HHH Fellow: Arthur Guerra de Andrade, Brazil, 1991-1992
This article aims to evaluate the role of drug consumption among sexual offenders against females. Three groups of participants (N =133) comprising sexual offenders against girls, pubertal females, and women were examined with reference to history of drug and/or alcohol use, impulsivity level, sexual addiction, and recidivism risk. Sexual offenders against women were found to have significantly more difficulties with drug use, higher impulsivity level, and to be younger than the sexual offenders against girls and pubertal females. The combination of drug consumption and higher level of impulsivity may contribute to sexual aggression against adult females.

Alcohol and Drug Consumption Among Sexual Offenders

Baltieri, D.A., and de Andrade, A.G. Forensic Sci Int. 2007 Jun 12; [Epub ahead of print]
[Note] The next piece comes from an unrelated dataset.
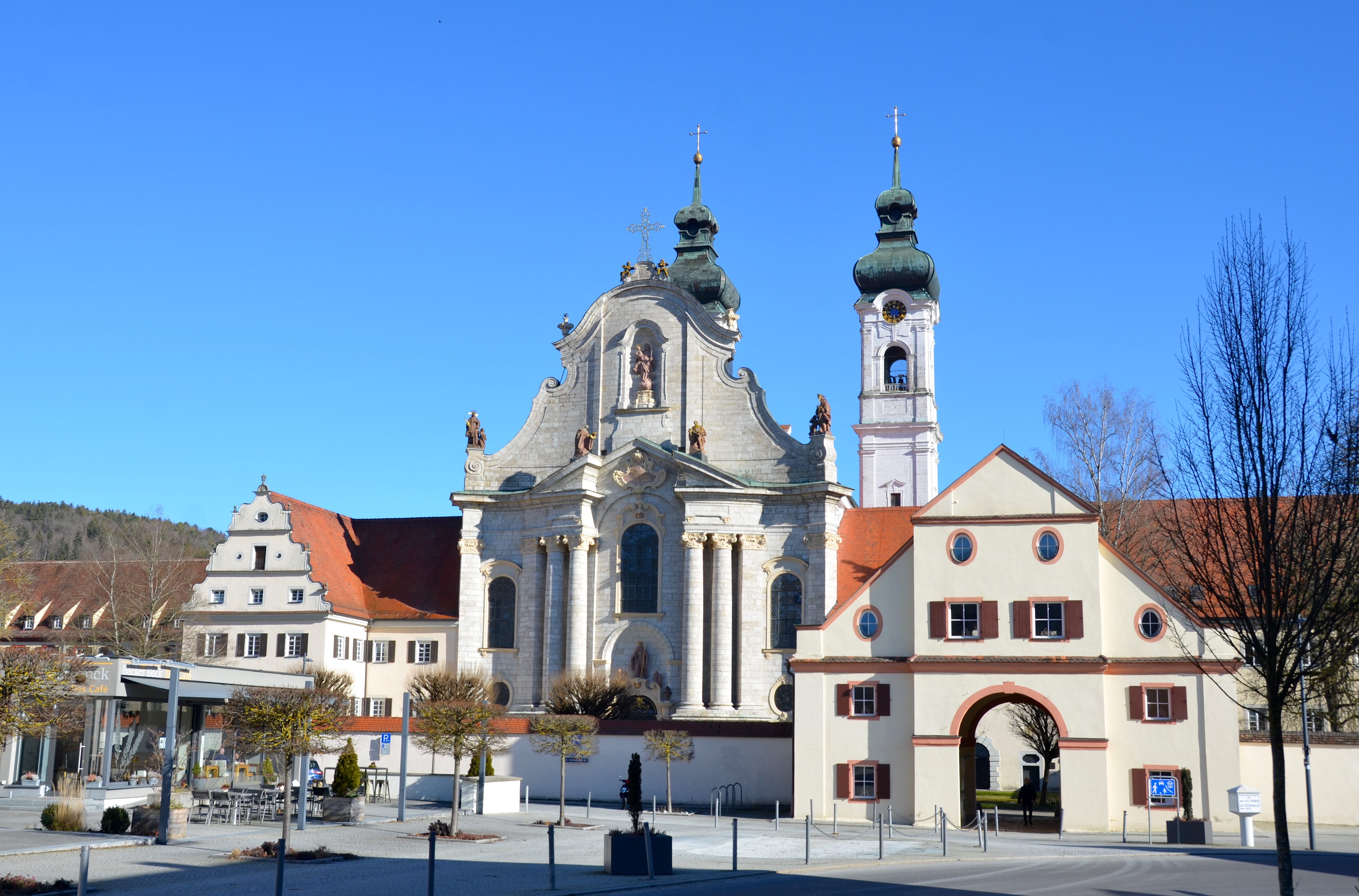 Münster Unserer Lieben Frau in Zwiefalten (Baden-Württemberg)
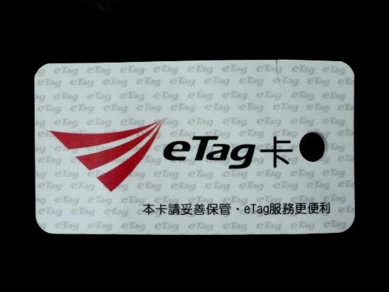 2013年遠通電收eTag卡正面

HHH Fellow: Arthur Guerra de Andrade, Brazil, 1991-1992
The purpose of this study was to evaluate the role of alcohol and drug consumption between sexual offenders against boys and girls. It was an observational, retrospective and cross-sectional study carried out by the Ambulatory for the treatment of sexual disorders of ABC Medical College, Santo Andre, Sao Paulo, Brazil (ABSex). The sample comprised 104 convicts, over 18 years old, sentenced only for sexual crimes against children (below 11 years old). Alcohol and drug consumption, sexual abuse history, sexual impulsivity, and risk of recidivism were evaluated. The sexual offenders against boys showed higher alcohol consumption problems than sexual offenders against girls (chi(2)=19.76, 1d.f., p<0.01). The severity of alcohol consumption was also significantly higher in the sexual offenders against non-related boys than in the sexual offenders against non-related girls (p=0.037, ANOVA). After adjustment for other variables, such as monthly income before the penalty and alcohol consumption at the moment of the crime, the alcohol consumption severity in sexual offenders against boys was significantly higher than in sexual offenders against girls (OR=1.05, CI 1.01-1.08, p<0.01). Alcohol use or abuse is associated with the perpetration of sexual aggression. The role of alcohol consumption seems to be greater in sexual offenders against boys than in girls and this can contribute to criminal recidivism.